A group is a set \(G\), together with a binary operation \(\star\) (group law), form a group \((G, \star)\) if it satisfies 4 requirements:
Closure \(\forall a, b \in \mathcal{G}: c=a\star b \land c\in\mathcal{G}\) ;
Associativity: \(\forall a, b, c \in \mathcal{G}: (a\star b)\star c = a\star (b\star c)\)
(unique) Identity: \(\exists! e\in\mathcal{G},\forall a\in\mathcal{G}: a\star e = a = e\star a\);
(unique) Inverse: \(\forall a\in\mathcal{G}:\exists! a'\in\mathcal{G}: a\star a' = e\).
In the code, the binary operation is represented by BinaryOperation, which works on a given codomain and uses a surjective function:
from qcip_tools import symmetry
f = symmetry.BinaryOperation(
symmetry.Set(range(4)), # domain is {0, 1, 2, 3}
lambda e: (e[0] + e[1]) % 4 # function is modulo 4
)
g = symmetry.Group(f) # cyclic group of order 4
e = g.identity() # there is an identity element (here 0)
inv1 = g.inverse(1) # the inverse of "1" is "3"
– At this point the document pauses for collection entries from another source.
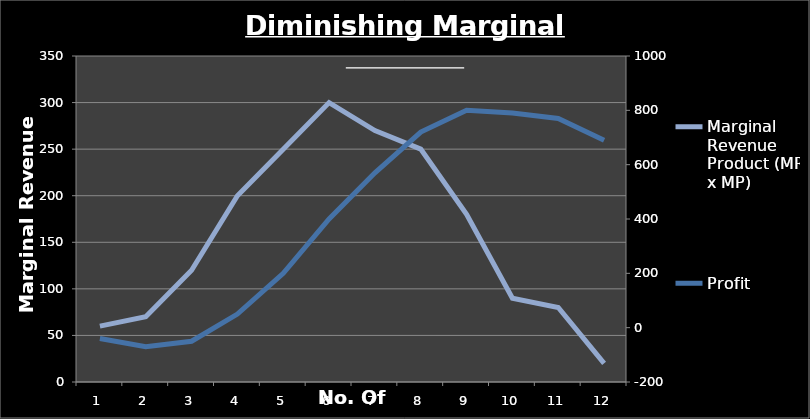
| Category | Marginal Revenue Product (MR x MP) |
|---|---|
| 0 | 60 |
| 1 | 70 |
| 2 | 120 |
| 3 | 200 |
| 4 | 250 |
| 5 | 300 |
| 6 | 270 |
| 7 | 250 |
| 8 | 180 |
| 9 | 90 |
| 10 | 80 |
| 11 | 20 |

# and the inverse of 1 times 1 is identity
assert symmetry.GroupElement(1, g) * inv1 == e
This implementation also compute the different classes (which includes, at least, an element and its inverse) and the Cayley table (multiplication table).
Point group
By using symmetry operation as group element (and matrix multiplication as the binary operation), one can create a point group, which apply on finite objects (in oposition to space group, which aply to infinite objects).
Symmetry operation are of two types, basically:
Proper rotation of \(k\times \frac{2\pi}{n}\) around an axis, noted \(C_n^k\).
Improper rotation of \(k\times \frac{2\pi}{n}\) around an axis, noted \(S_n^k\) (a rotation of \(\frac{2\pi}{n}\) followed by a reflexion, repeated \(k\) times).
From that, one can generate:
Identity, \(E=C_n^n\) ;
Reflexion, \(\sigma=S_1\) ;
Inversion, \(i = S_2^1\).
Those operation are generated trough function of the Operation class (internally, it uses quaternions). One can generate simply any point group by using the methods of PointGroup class.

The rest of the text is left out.